START ENTRIES PROVIDED

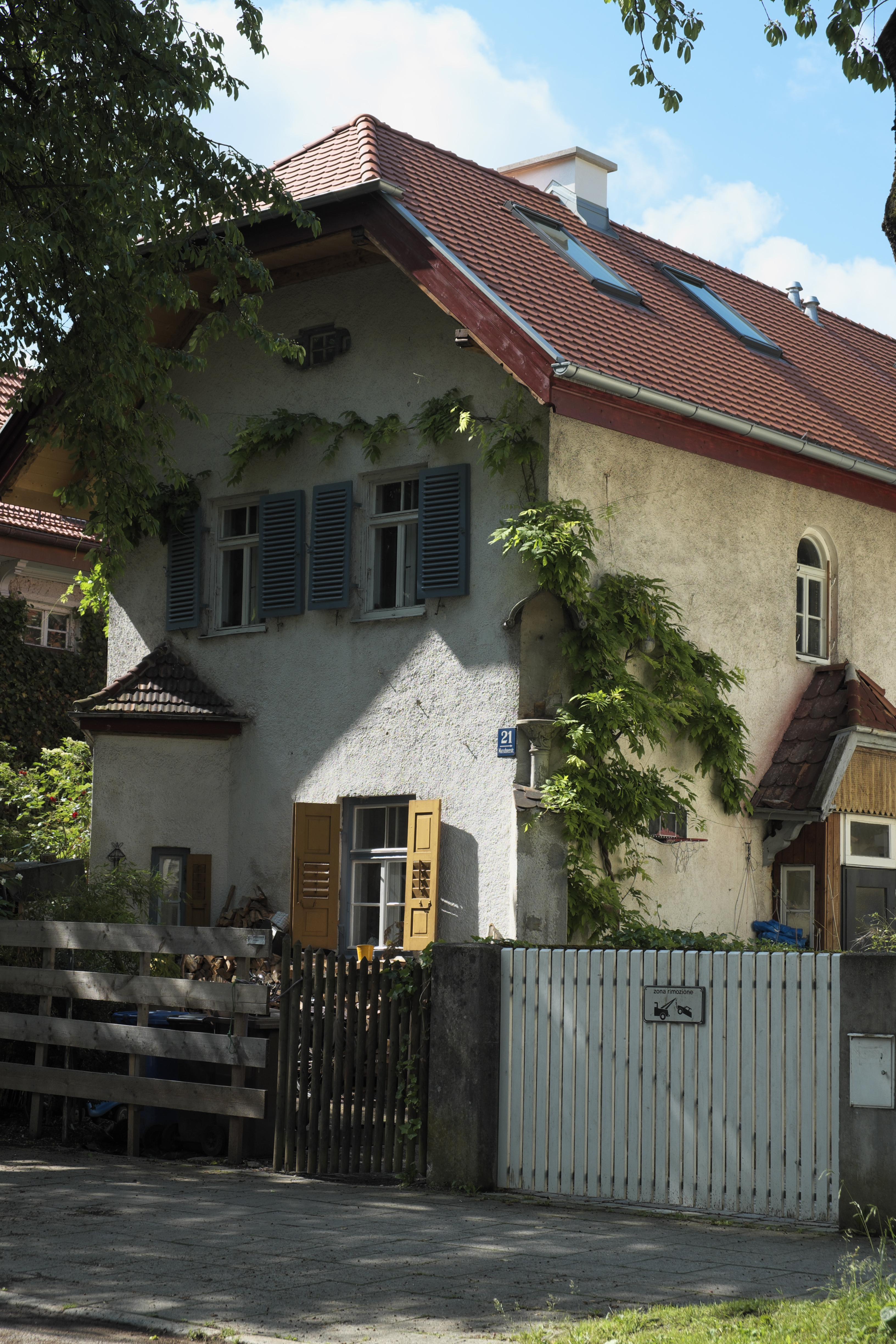 Wohnhaus in der Marschnerstraße 21 in Pasing im Stadtbezirk Pasing-Obermenzing in München (Bayern/Deutschland)
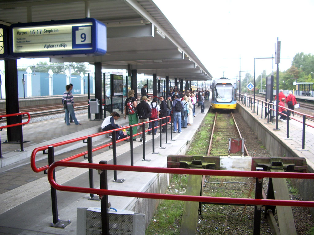 Het zakspoor (spoor 9) op station Gouda voor de trams naar Alphen aan de Rijn.
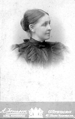 Retrato de Zelma Wilskman, madre del músico almerienso Olallo Morales Wilskman
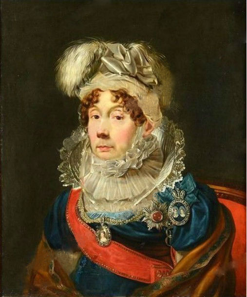 Княгиня Анна Михайловна Прозоровская, урожденная Волконская.
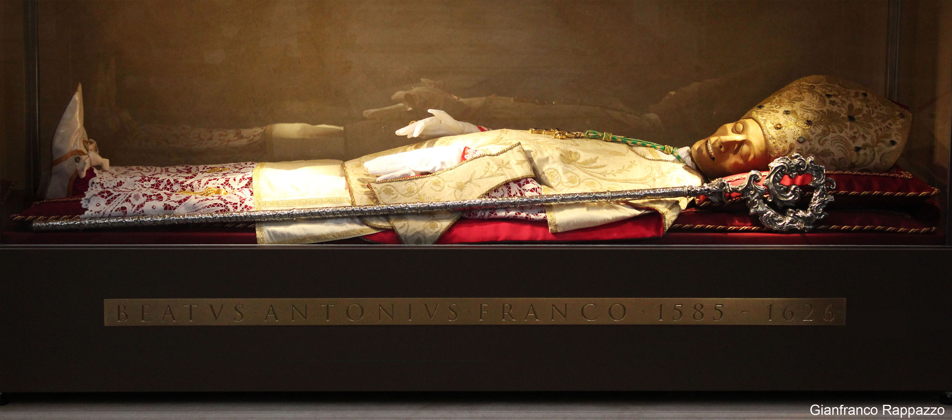 Simulacro Mons. Antonio Franco
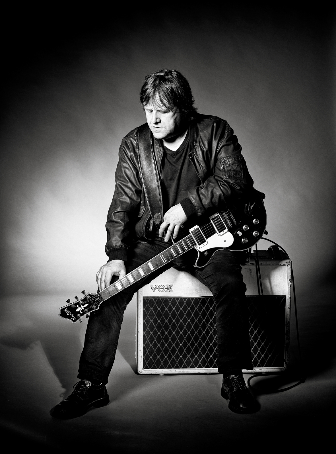 Plakatfoto zum Programm "1968 - Am Anfang war die Musik" von Manfred Pollert
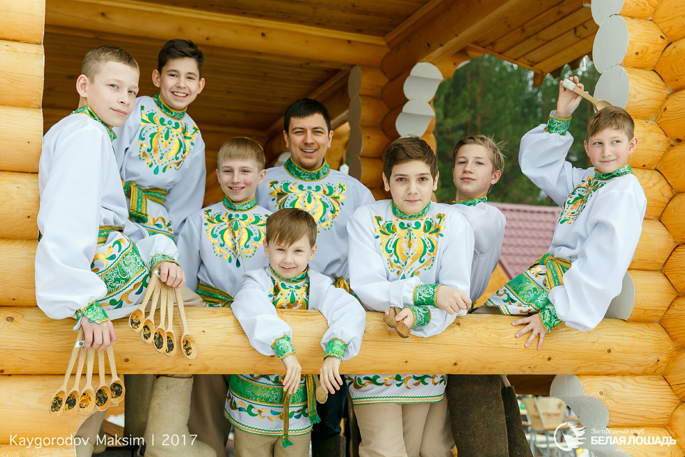 Детский коллектив Парни Саб Ложки jr.
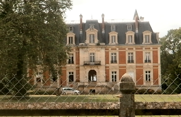 Château de la Briche (façade ouest)
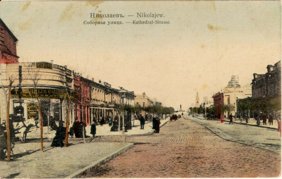 „Nikolajew. Kathedral-Strasse.“
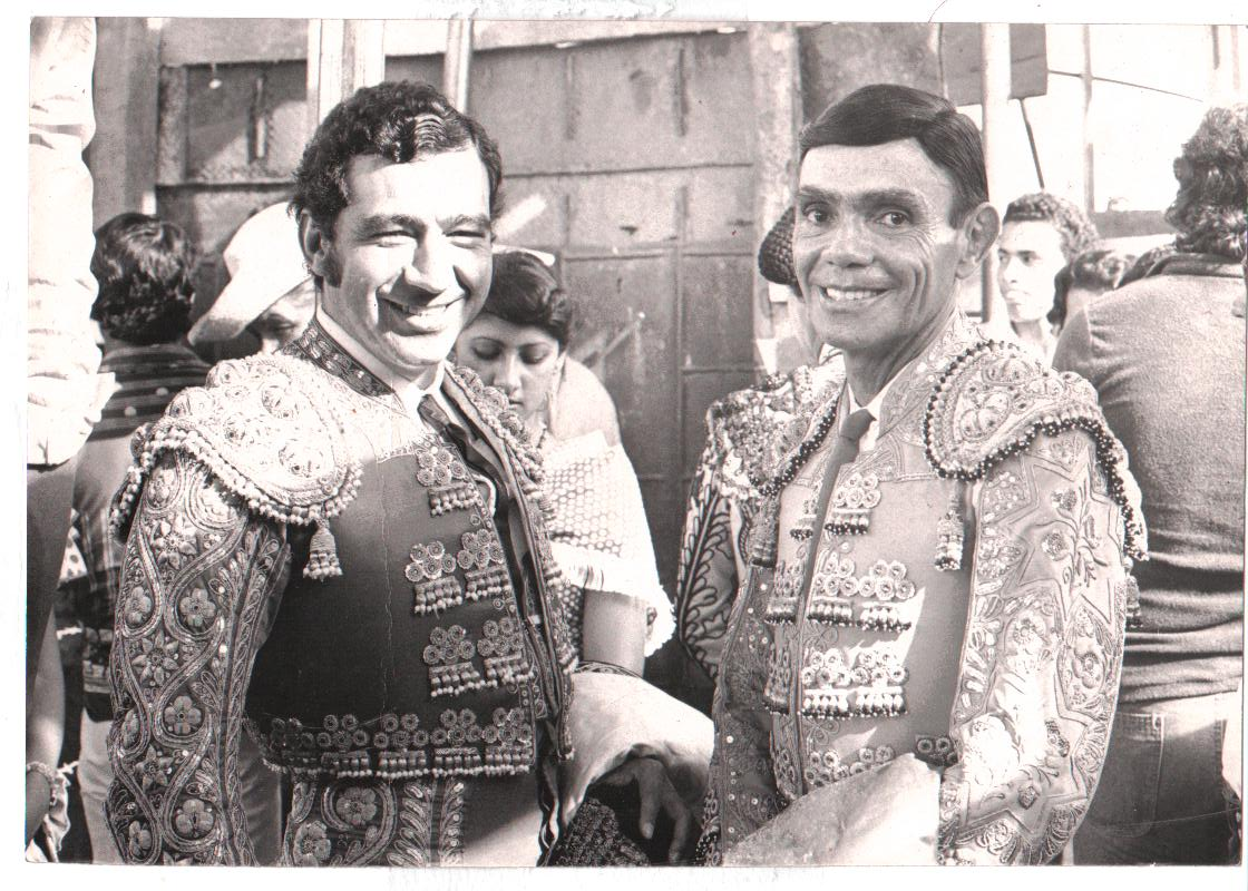 Manolo Martínez y Carmelo Torres

END ENTRIES PROVIDED

* [ASSIGNMENT]:
From the line containing "Simulacro Mons. Antonio Franco" to the end of the data above, give those lines again verbatim, with both endpoints included and no images.

* [RESULT BELOW]:
 Simulacro Mons. Antonio Franco
 Plakatfoto zum Programm "1968 - Am Anfang war die Musik" von Manfred Pollert
 Детский коллектив Парни Саб Ложки jr.
 Château de la Briche (façade ouest)
 „Nikolajew. Kathedral-Strasse.“
 Manolo Martínez y Carmelo Torres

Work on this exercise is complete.